Wow! This is big, no huge! Bigger that the Teletubbies even! Oh it's my dream, now I can beat Big Brother and become number one live TV show of the YEAR!!!!!!!!!!!! HA HA HA HA HA HA HA!!!!!!!!!!!! I will be a success like no other! I will conquer the world of television and no one can stop me!!!!!!!!!! HEHE HEH HEH HEH ACK CHOKE COUGH...H.........Ah...
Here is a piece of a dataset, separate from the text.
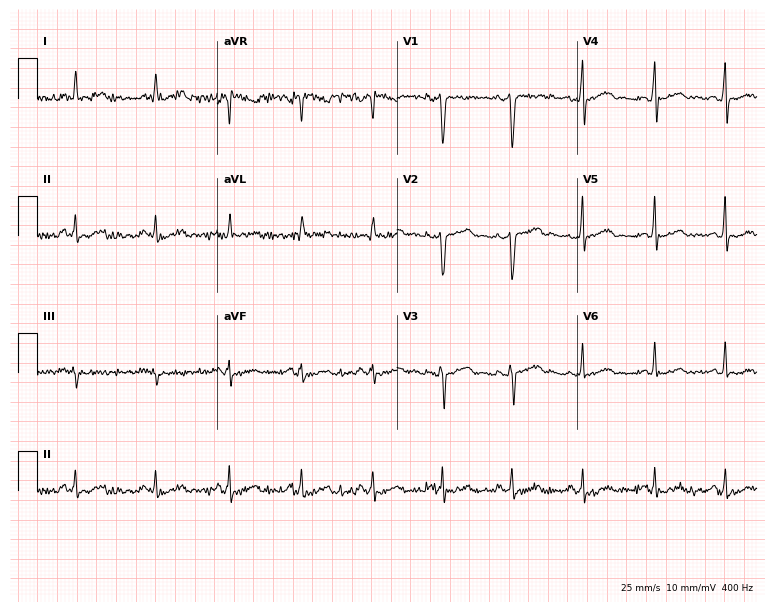
Resting 12-lead electrocardiogram. Patient: a 30-year-old female. None of these six findings is recorded: first-degree AV block, right bundle branch block, left bundle branch block, sinus bradycardia, atrial fibrillation, sinus tachycardia. Findings outside these six are not listed.

_Mike Thomas, BBC producer died of heart attack that night. He was replaced by someone else: Bob, former BBC studio cleaner. Bob was dead chuffed._

**Ok, this is a bit wierd and I hope you noticed that each chaper is someone different speaking. Hint, the person who is speaking is in the chapter name! But you knew that already!!!!! Didn't you??**


	4. Bob's story

** yes, this story is getting weirder by the minute. Stick with it though! it will get better!**

**Chapter 4, bob's story**

Coo! Who would have thought it! Me! Bob Brown, Producer of BBC. I've never even watched BBC let alone produced it! It's so exciting, one minute I was un-blocking the toilet, the next, I was being shaken by the hand and being seated in the producers chair. Imagine that! Wow!


	5. Back To Cindy

** Thank you for all your reviews. Thank you to Lunaceress for the helpful criticism. I'm always open for help as long as you're not saying this story sucks blah blah blah. I will take you're advise if I can and try to make the story better.Thanks again!**

**Chapter 5, back to Cindy**

I guess you're pretty tired of not knowing my name and I thought that the star of a story should always have a name so instead of my own sappy name, I always wanted to be called Barbra! So that's what we can call me. Barbra. Great now everyone is happy, we can get on. So, when I left town in search of this "Prince Perfect" I realised that the only way I could find someone decent to marry was to get hold of Orlando Bloom, but since he was spoken for and was currently not around I knew I'd have to go for second best: Heath Ledger but again, he had a girl so all my dreams of a decent hubby were scattered like crumbs from a very crummy cookie. As I sat in my Pink Smart Car I thought about my problem. Hey! I was blessed with intelligence by fairy no.2 so I wasn't a complete hopeless case! Anyway, I WAS thinking when suddenly I thought! I could get married to any old looser then Divorce him ASAP! Then La Dee Da everyone is happy, I'm not banished, and everyone knows celebrity marriages never last so no one will suspect me having anything to do with it! Happy Ending! So now I'm staying in "The Second Best Hotel In The World" the poshest hotel in Carrin. (Ok so I haven't actually left Carrin yet. I will tomorrow. Hey, My folks will never know!)


	6. Parents' Anger

**Chapter 6, Parents anger**

What is this madness? It's been a day and Cinderella still hasn't left Carrin! I suppose she has no idea that we're watching her 24/7! Oh well, we'll continue watching and hope she doesn't get into trouble. I wonder if broadcasting her whole life to the world was a bit much? Still, with fame comes publicity, and if she didn't want it, she shouldn't have become a Princess!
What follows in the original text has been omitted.